O primeiro Sr. parece ter a disposição a condizer com o dia. Como quem não quer a coisa, no meio da conversa lá vou metendo uma ou outra perguntinha para verificar o seu estado de orientação.

....Então e sabe-me dizer que dia é hoje? – pergunto
Hoje é Quinta-feira, não é?
Hummmm, eerrr.... pois... – respondo

Não digam a ninguém, mas pelos vistos quem precisa de orientação sou eu...
E quem melhor do que estes “jovens” para me darem?!

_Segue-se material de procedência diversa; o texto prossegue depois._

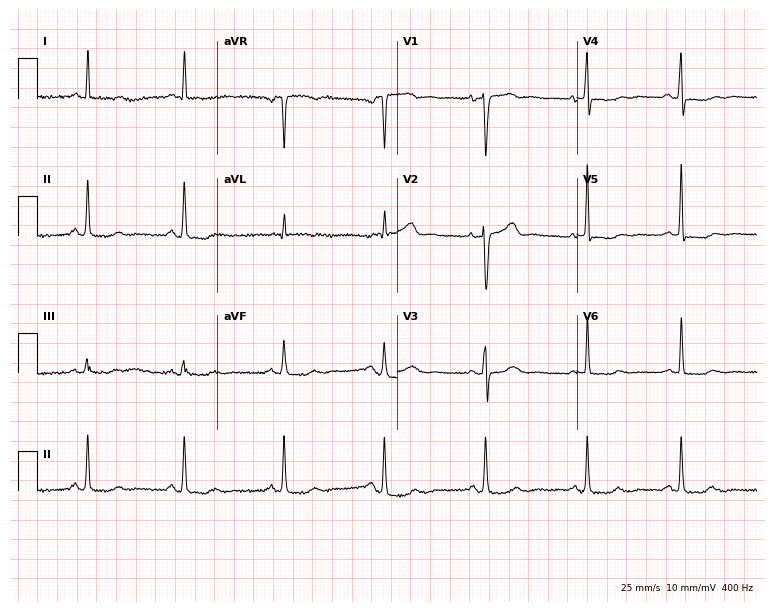
Electrocardiogram, a woman, 59 years old. Of the six screened findings (first-degree AV block, right bundle branch block, left bundle branch block, sinus bradycardia, atrial fibrillation, sinus tachycardia), none is recorded. Findings outside these six are not listed.
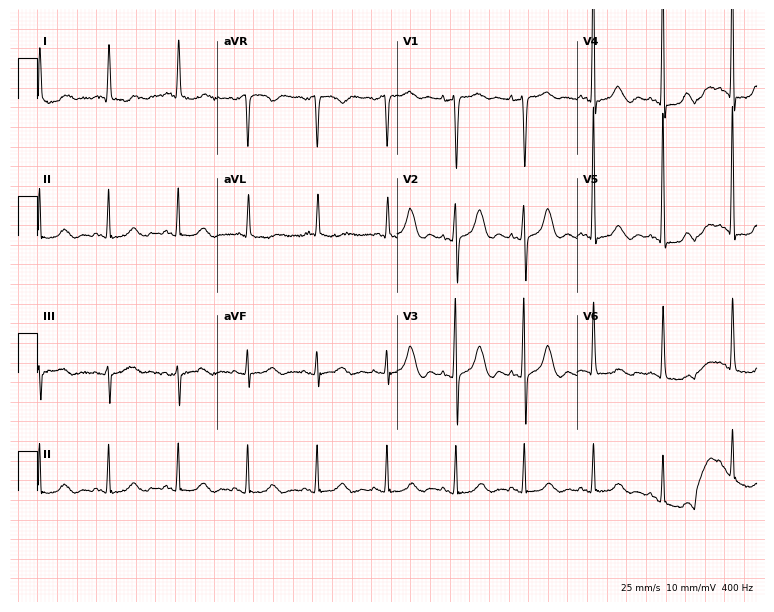
12-lead ECG from a female patient, 85 years old. Screened for six findings — first-degree AV block, right bundle branch block, left bundle branch block, sinus bradycardia, atrial fibrillation, sinus tachycardia — none is recorded.

Já tenho saudades de quando a minha semana era vivida de segunda a sexta-feira, agora é...
Manhã, Tarde e Noite, Descanso, Folga

Mundo do trabalho:

  • Privilégios: Deixam de existir as Segundas de manhã e surgem outros afins que aos poucos vão colmatando o próximo item de avaliação...
  • Desvantagens: Saudades do tempo de Universitário...

8 de julho de 2006

Tenho a certeza que

Tenho saudades tuas... tantas!!! Que hoje por mais que me batesses, eu continuava a sorrir,
Tenho a certeza que dessa cara furiosa, iria sempre arrancar um sorriso,
Tenho a certeza que o ponto mais alto da nossa discussão, seria uma luta de almofadas,
Tenho a certeza que as lágrimas que tu largasses, seriam das cócegas que eu te faria,
Tenho a certeza...
Tenho tanta certeza que... tudo o que vejo são suposições,

Suponho que... não estás aqui...

3 de julho de 2006



A Fé do Sobrevivente

Quem resiste aos tormentos da vida, merece qualquer coisa que mesmo
Que aconteça nunca chegará a saber o que é…
È pena o dia não ser maior quando se está com alguém
De quem se gosta muito…
Olhar, acariciar, beijar seria feito com todo o tempo do mundo!
É bom sonhar e imaginar que se vive aquilo que não existe.
Mas será possível sobreviver apenas com a fé???
Sonhos que nos consomem e que nos fazem olhar a vida com outros olhos.
Mas a vida por sua vez, cruel e imprevisível, encarrega-se de nos
acordar do sonho bom, ou dos sonhos bons, que fazem da nossa
Vida, um eterno mistério, e que apenas será desvendado
quando formos todos iguais…
Mas será possível sobreviver apenas com a fé???
Se agarrarmos todas as oportunidades e nos atirarmos de cabeça perante
todos os desafios, seremos doidos, corajosos, imaturos, aventureiros ou irresponsáveis?
Felizes aqueles que tudo fazem para alcançar a FELICIDADE, pois sejam eles
doidos, corajosos, imaturos, aventureiros ou irresponsáveis, a FELICIDADE é algo que está ao alcance de todos.
Por isso pensa bem antes de desistir…
Porque o que me preocupa, não é o grito dos maus, mas o silêncio dos bons!!!